Yao F, Zhang R, Tian H, Li X - Int J Mol Sci (2012)

Bottom Line: Our observations indicate that the immobilized Aβ undergoes a conformational change upon exposure to the metal ions.A difference in metal binding affinity between Aβ(1-28) and Aβ(1-42) was also detected.The results suggest that SPR is an effective method to characterize the interactions between Aβ and metal ions.

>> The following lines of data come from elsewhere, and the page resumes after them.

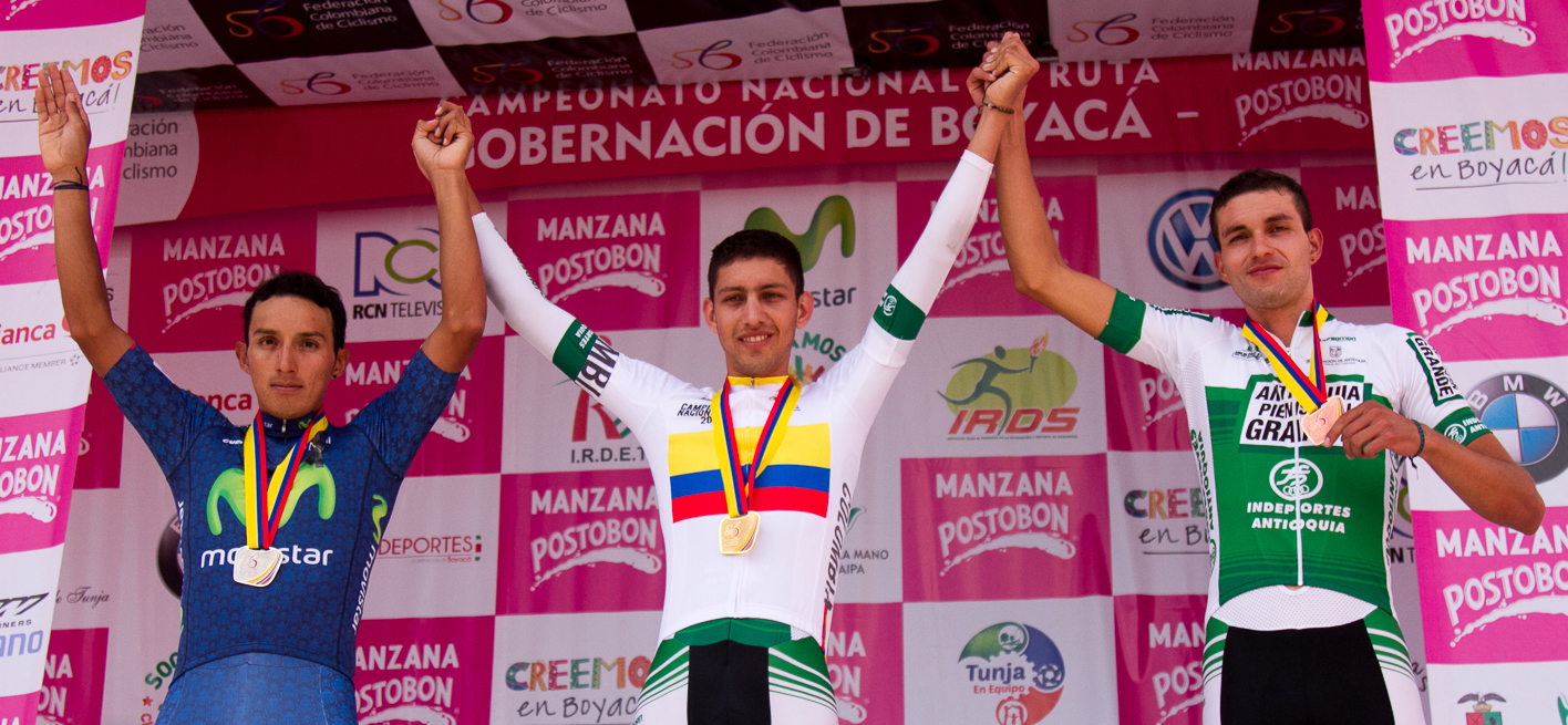 CRI Hombres Elites Campeonatos Nacionales de Ruta Boyacá 2016
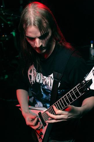 Camden Underworld
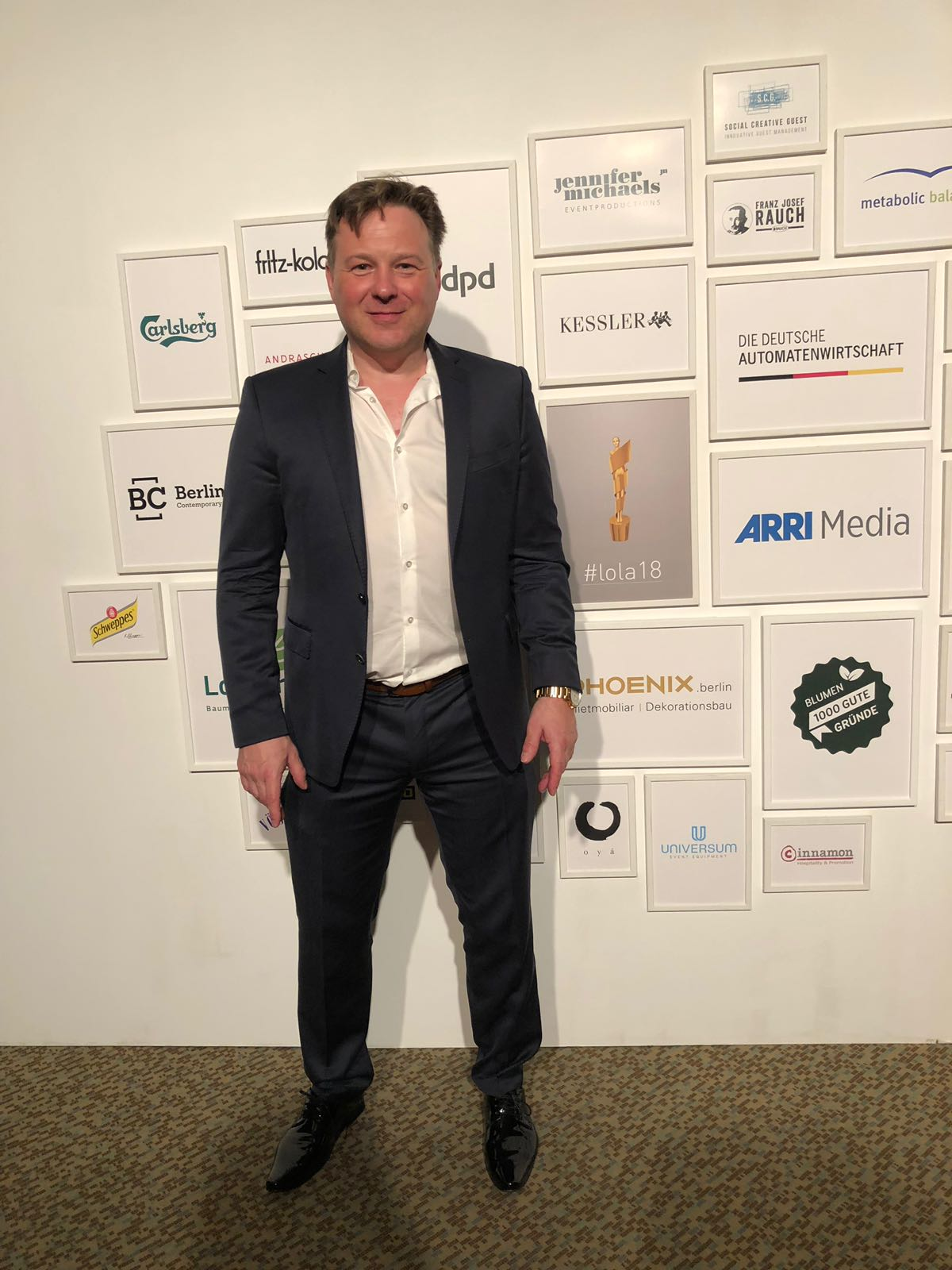 Lola 2018
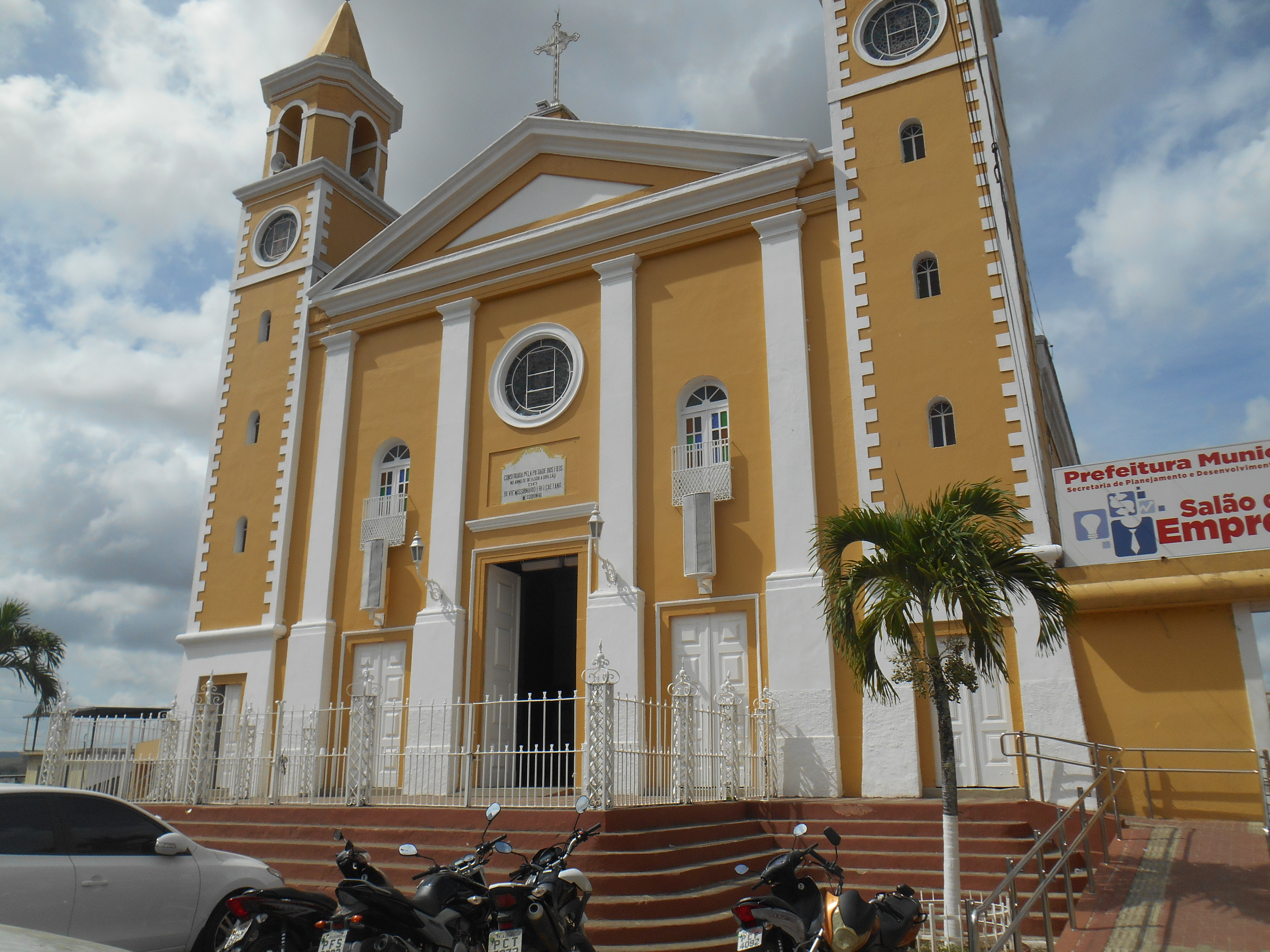 Igreja Matriz do município de Escada (Pernambuco)
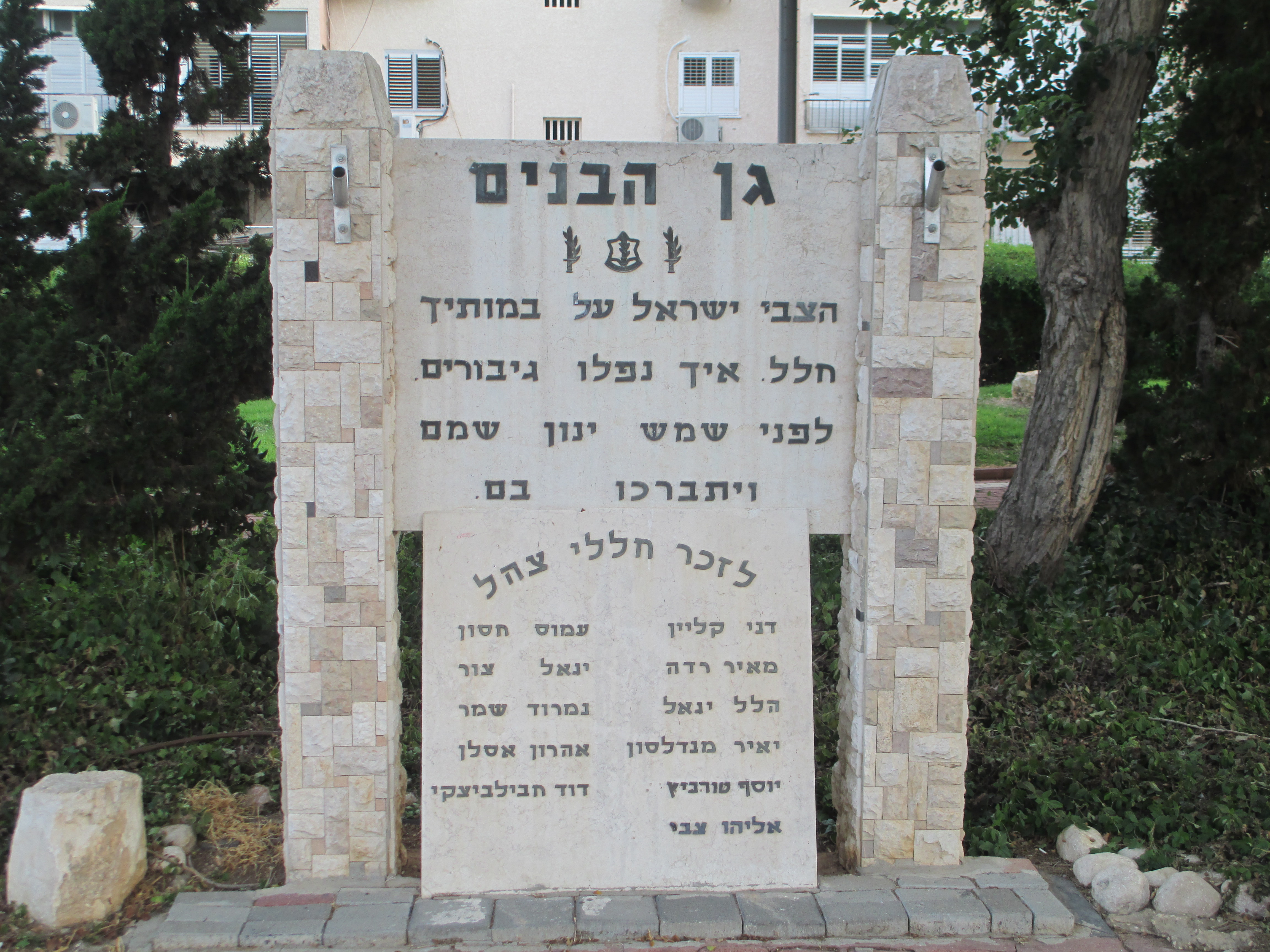 אנדרטה בגן הבנים בשכונת נווה צה"ל בתל אביב
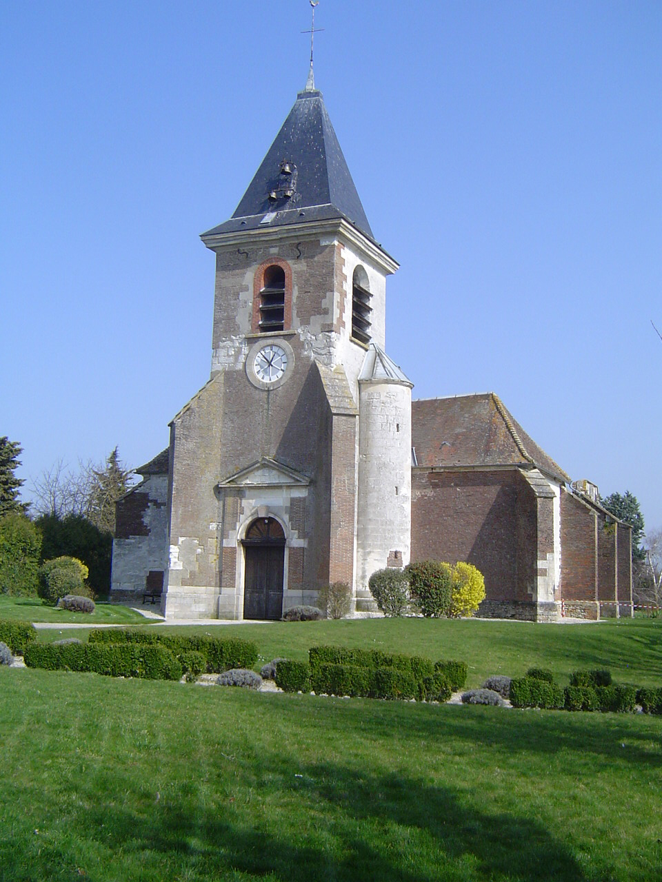 Laines-aux-Bois - L'église
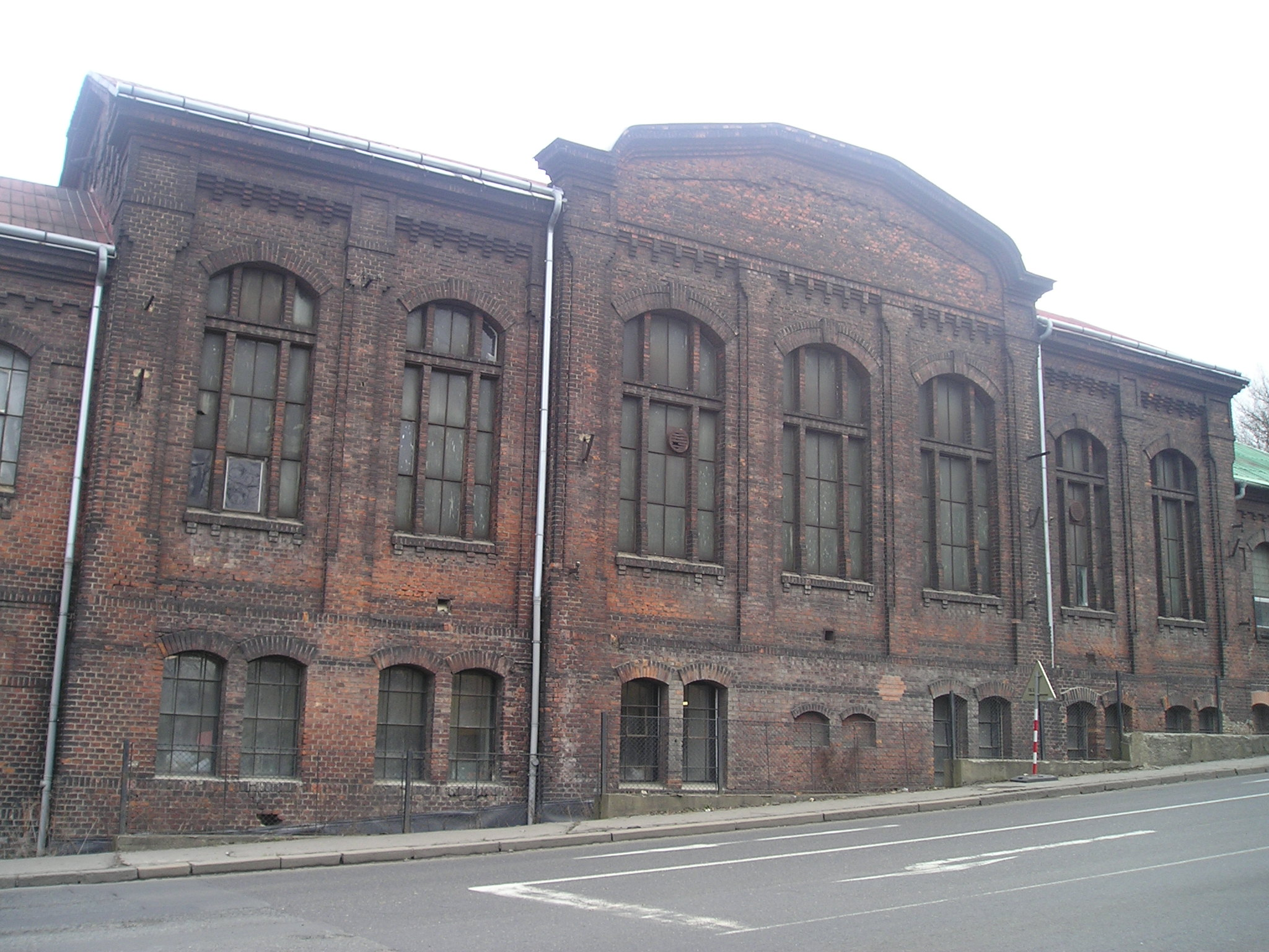 Česky: Uliční trakt dolu Trojice
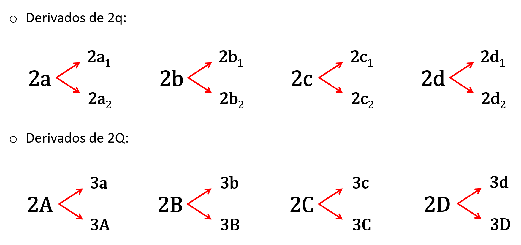 Derivados de 2q y 2Q
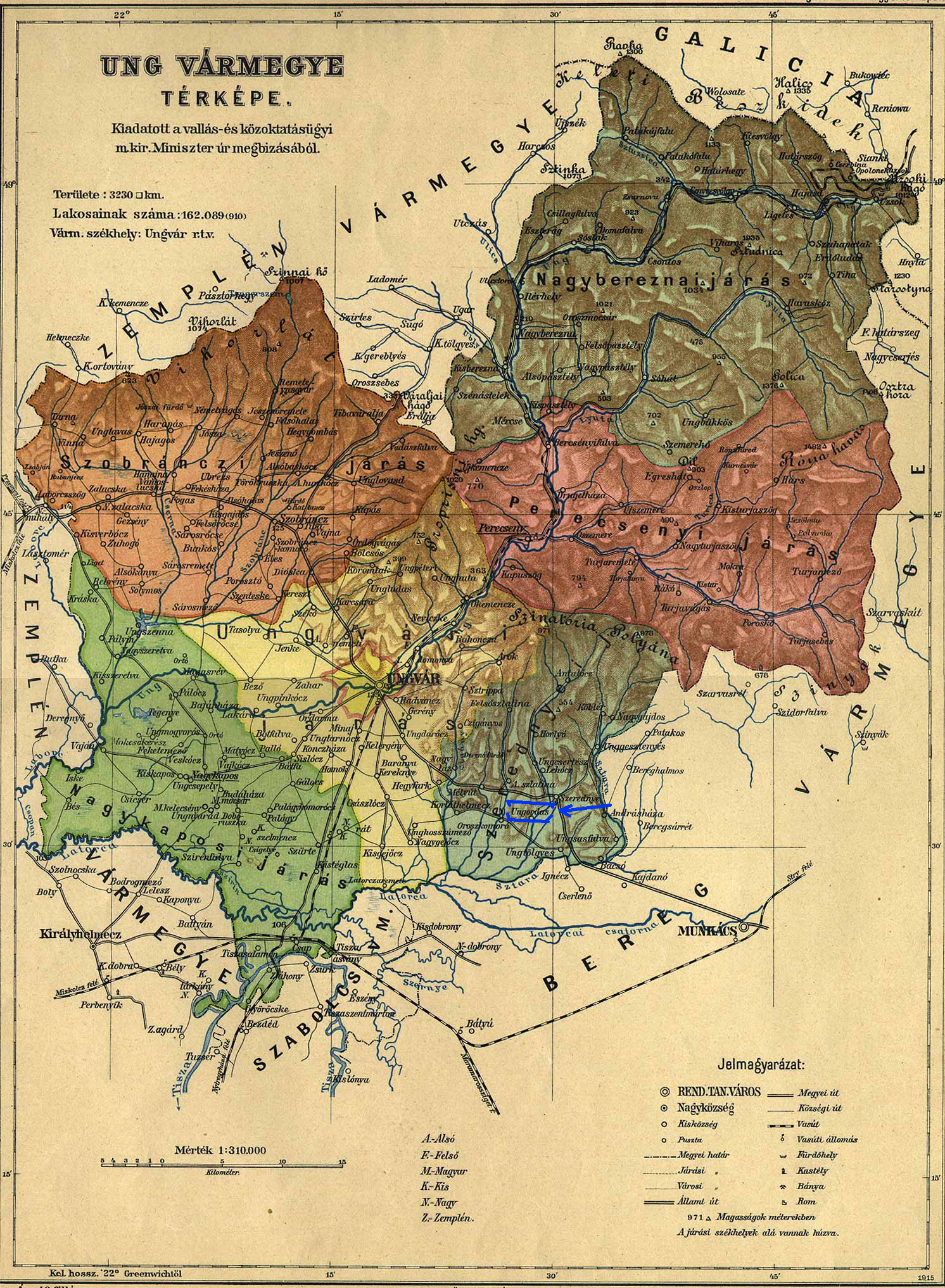 c. Вовкове -Унгордаш ( Ungordas ) на карті періоду Австро-Угорщини
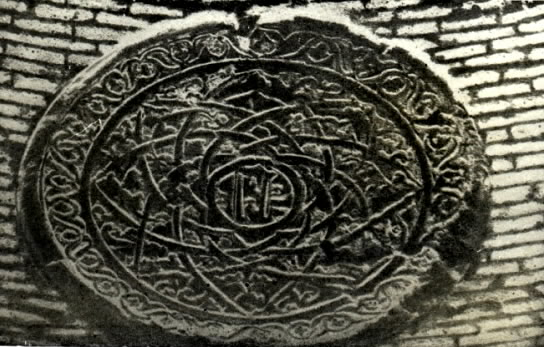 Mömünəxatun türbəsində medalyon
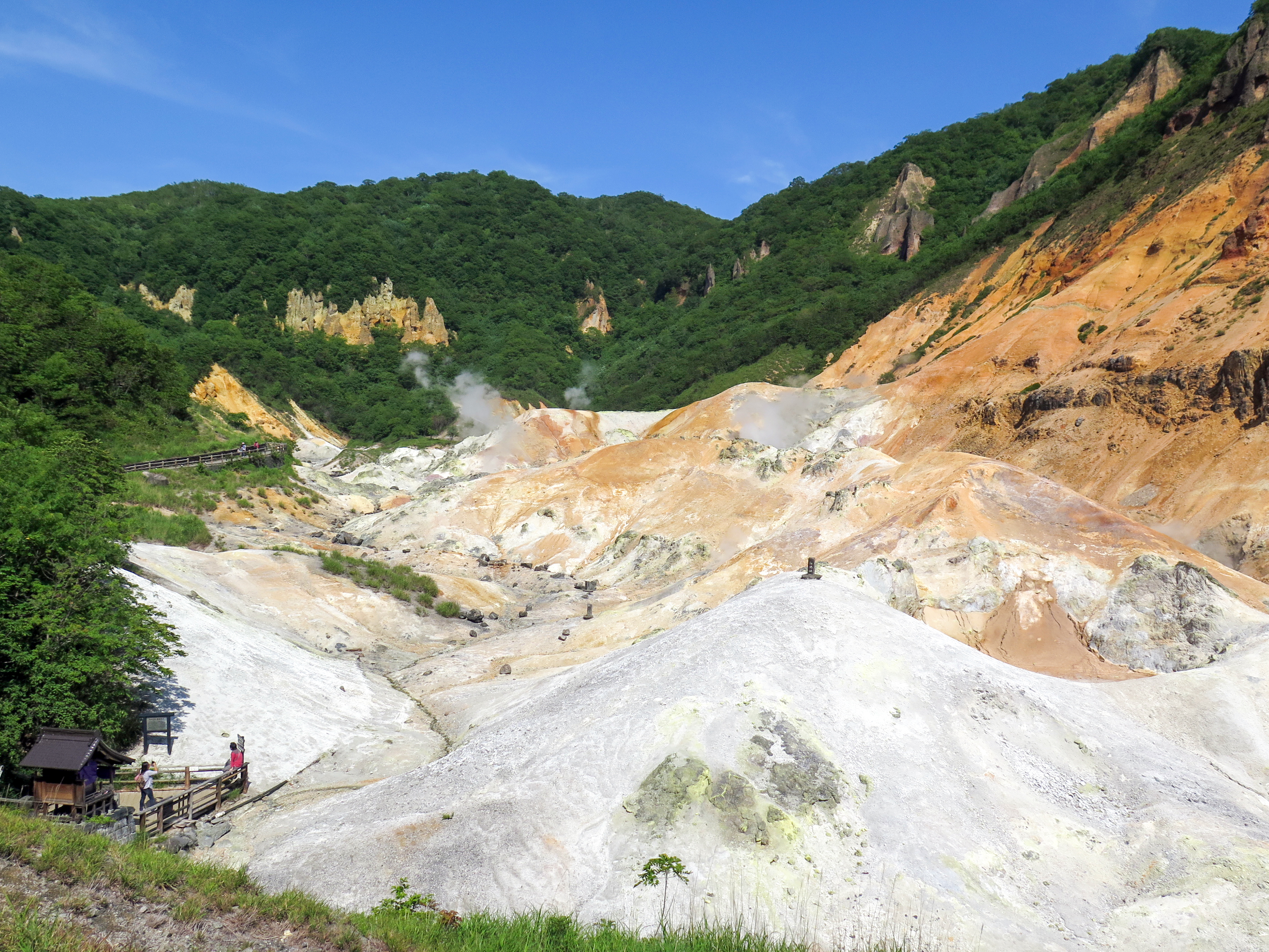 Noboribetsu Jigokudani (Hell valley)

View Article: PubMed Central - PubMed

Affiliation: College of Chemistry and Chemical Engineering, Graduate University, Chinese Academy of Sciences, Beijing, 100049, China; E-Mail: yaofuj09b@mails.gucas.ac.cn.

ABSTRACT
The aggregation of β-amyloid peptide (Aβ) into fibrils plays an important role in the pathogenesis of Alzheimer's disease (AD). Metal ions including copper and zinc are closely connected to the precipitation and toxicity of Aβ. In this study, a surface plasmon resonance (SPR) biosensor was constructed to investigate the interactions between Aβ and metal ions. Aβ peptide was immobilized on the SPR chip surface through a preformed alkanethiol self-assembled monolayer (SAM). Our observations indicate that the immobilized Aβ undergoes a conformational change upon exposure to the metal ions. A difference in metal binding affinity between Aβ(1-28) and Aβ(1-42) was also detected. The results suggest that SPR is an effective method to characterize the interactions between Aβ and metal ions.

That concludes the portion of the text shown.